1).In the opposite direction of rotation, there is a day-night alternation, and the driver feels a cycle of 12 hours.

2).As with the direction of rotation, there is also a day-night alternation, and the driver perceives the cycle as one year. Because although the driver feels that there is no rotation anymore, do not forget that the earth still rotates.
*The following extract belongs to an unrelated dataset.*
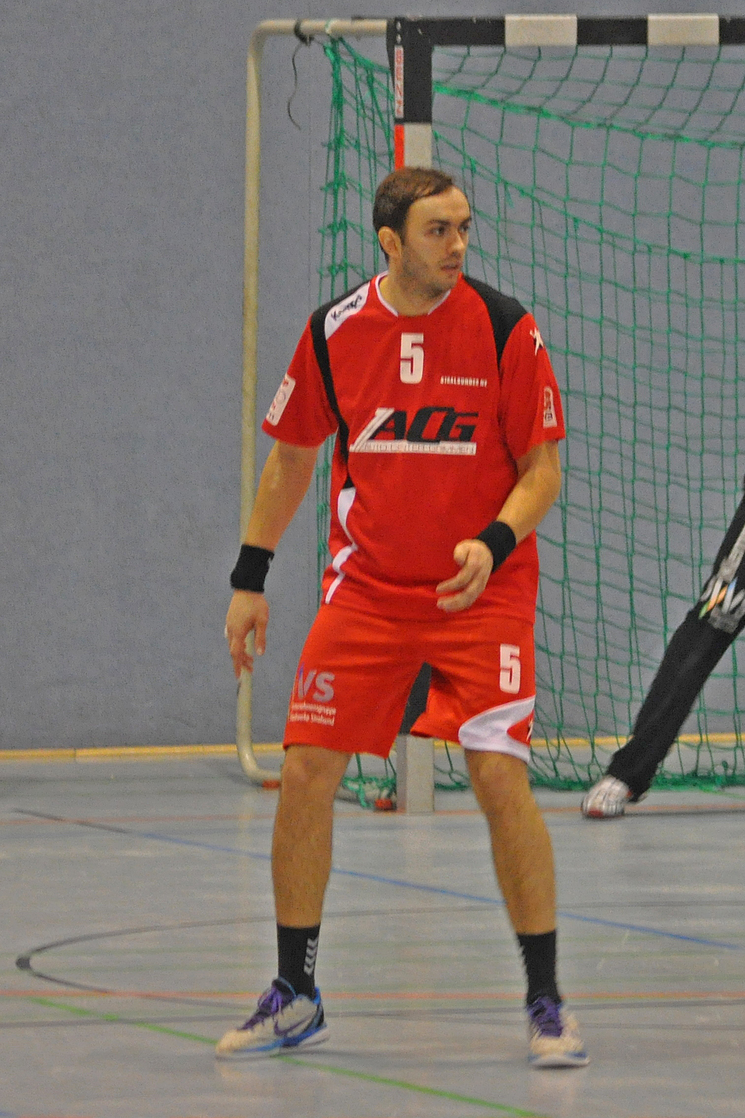 Bild aufgenommen beim Spiel in der 3. Liga (DHB) zwischen dem Stralsunder HV und dem HSV Insel Usedom am 23. März 2013 in der Stralsunder Vogelsanghalle. Das Speil endete 30:29 für den Stralsunder HV.

If you have the conditions, you can take a globe and try it, determine a point, and there is no rotation, you will find that this point shines on the sun for half a year, but not for half a year.

Absolutely.

For example, trying to measure the depth of seawater with a wire is often not possible, because as the depth of the sea increases, the wire lengthens, and when the maximum tension of the wire is exceeded, the wire is broken. You may think, the maximum tensile force of thin steel wire is small, why not use thick steel wire? If you think about it, no, the wire is thicker and the gravity increases, so it is impossible to measure the seafloor at a depth of about a kilometer.

The above analysis is qualitative, and if it is analyzed quantitatively, this problem is still a bit difficult.
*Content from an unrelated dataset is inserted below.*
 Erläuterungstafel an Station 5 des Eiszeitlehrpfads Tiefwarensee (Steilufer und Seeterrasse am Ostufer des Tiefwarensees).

No, the object hanging on the rope breaks because the rope is stressed more than it can withstand at this node. And the gravity of the whole rope does not act on one point, so it will not break.

b right. The velocity of the particle is.

v dr dt 5* t 2 i 0 j that is, the particle is doing linear motion, and the velocity is v0 0 at t 0;At t 2 seconds, the speed is v1 5*2 2 20 m s

The work done by the kinetic energy theorem is obtained by the resultant force sought.

W (m*v1 2 2) (m*v0 2 2) m*v1 2 2 2 20 joules.

v=dr/dt=5t^2i

When t=0, v0=0, and t=2s, vt=20i

According to the functional principle, w=ek-ek0=m(vt 2) 2-0= j choose answer b

The mass of the carpet is evenly distributed.

then the part of the center of mass is pulled up at its geometric center.

From this, it can be seen that the displacement of the centroid is always 1 2 of the displacement of the moving end, and its velocity is 1 2 of the velocity of the moving end

When seeking force, the process involves the balance of an object in general.

Specialist help is available.

Since the velocity of the bullet is very large, the drag force is also very large (the drag force is proportional to the nth power of the velocity), then the work done by the drag force will be very large. When the bullet returns to its original altitude, the displacement is equal to zero, the kinetic energy of the change in gravity is zero, and the work done by the drag force (i.e., the loss of kinetic energy or mechanical energy) is very much. The lethality will be greatly reduced.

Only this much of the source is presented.